Mrjoed2 - I'll be picking up my ED F31 June 2nd at PCD.....info I received said ED cars DO NOT get the delivery specialist orientation as that was done with the ED in Munich.

I agree with you that while the ED experience was great...certainly was not a complete review of all the car's features. As a "first time" BMW owner, I would like that full overview. Did you get that in Spartanburg following your ED? Thanks.


----------



## mrjoed2 (Apr 6, 2012)

miata13 said:


> Mrjoed2 - I'll be picking up my ED F31 June 2nd at PCD.....info I received said ED cars DO NOT get the delivery specialist orientation as that was done with the ED in Munich.
> 
> I agree with you that while the ED experience was great...certainly was not a complete review of all the car's features. As a "first time" BMW owner, I would like that full overview. Did you get that in Spartanburg following your ED? Thanks.


miata13,

When PCD contacted me for the delivery day confirmation, I wrote back I would like a full overview. They got back to me that ED cars don't get one, I insisted, saying the ED overview was not sufficient. PCD responded same day that they would accommodate me which they did. Just be firm. We go through alot of extra time/work for PCD delivery, they should do it.


----------



## miata13 (Nov 22, 2007)

mrjoed2 said:


> miata13,
> 
> When PCD contacted me for the delivery day confirmation, I wrote back I would like a full overview. They got back to me that ED cars don't get one, I insisted, saying the ED overview was not sufficient. PCD responded same day that they would accommodate me which they did. Just be firm. We go through alot of extra time/work for PCD delivery, they should do it.

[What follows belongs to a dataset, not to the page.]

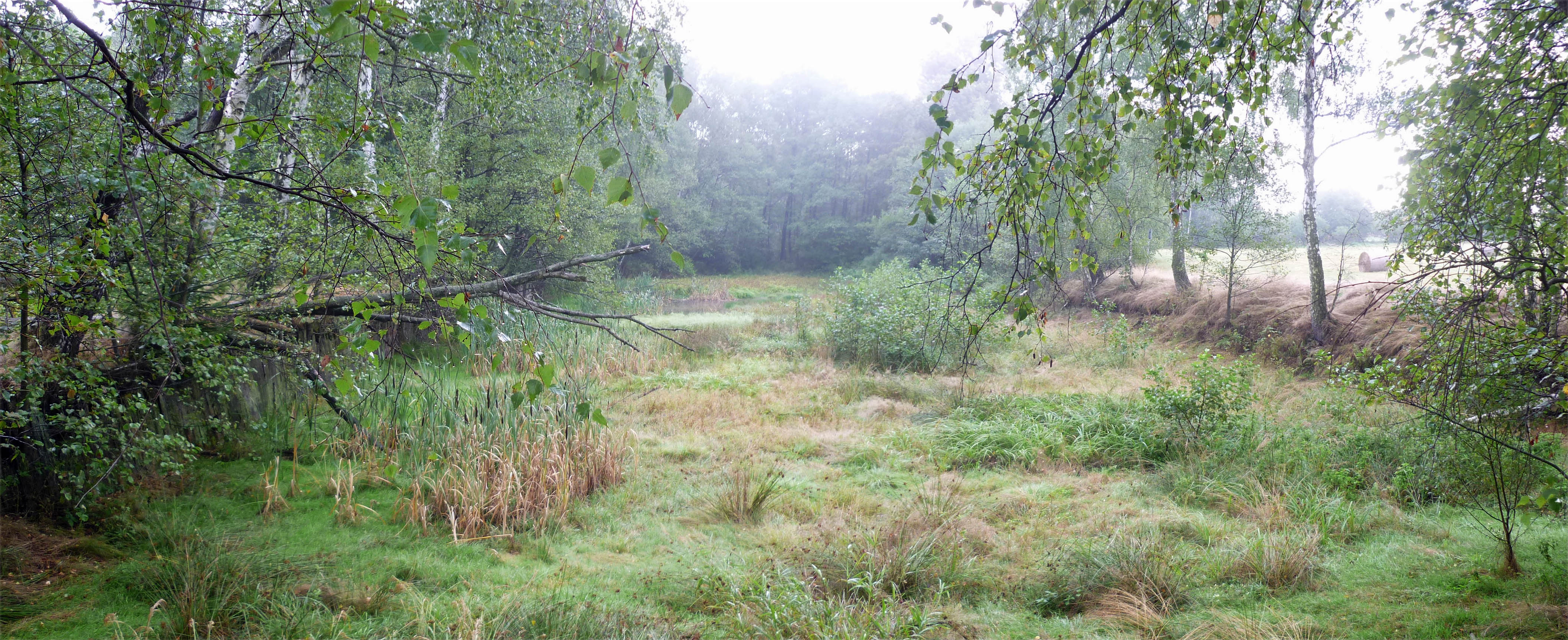 Ehemaliger Mühlteich in Hungertuch (Hladov) bei Peterswald (Petrovice)

Mrjoeed - just got same day confirmation from Spartanburg...I'll get the full new vehicle intro. Thanks much for the info! Leave Saturday for my cross country PCD trip..will be great to see/drive our F31 once again..seems like forever since our March 21st dropoff in Munich!


----------



## sbalea (Mar 12, 2014)

As a quick side note, the Welt is changing their policies, I got mine there about a month ago and it came with a full tank of diesel.


----------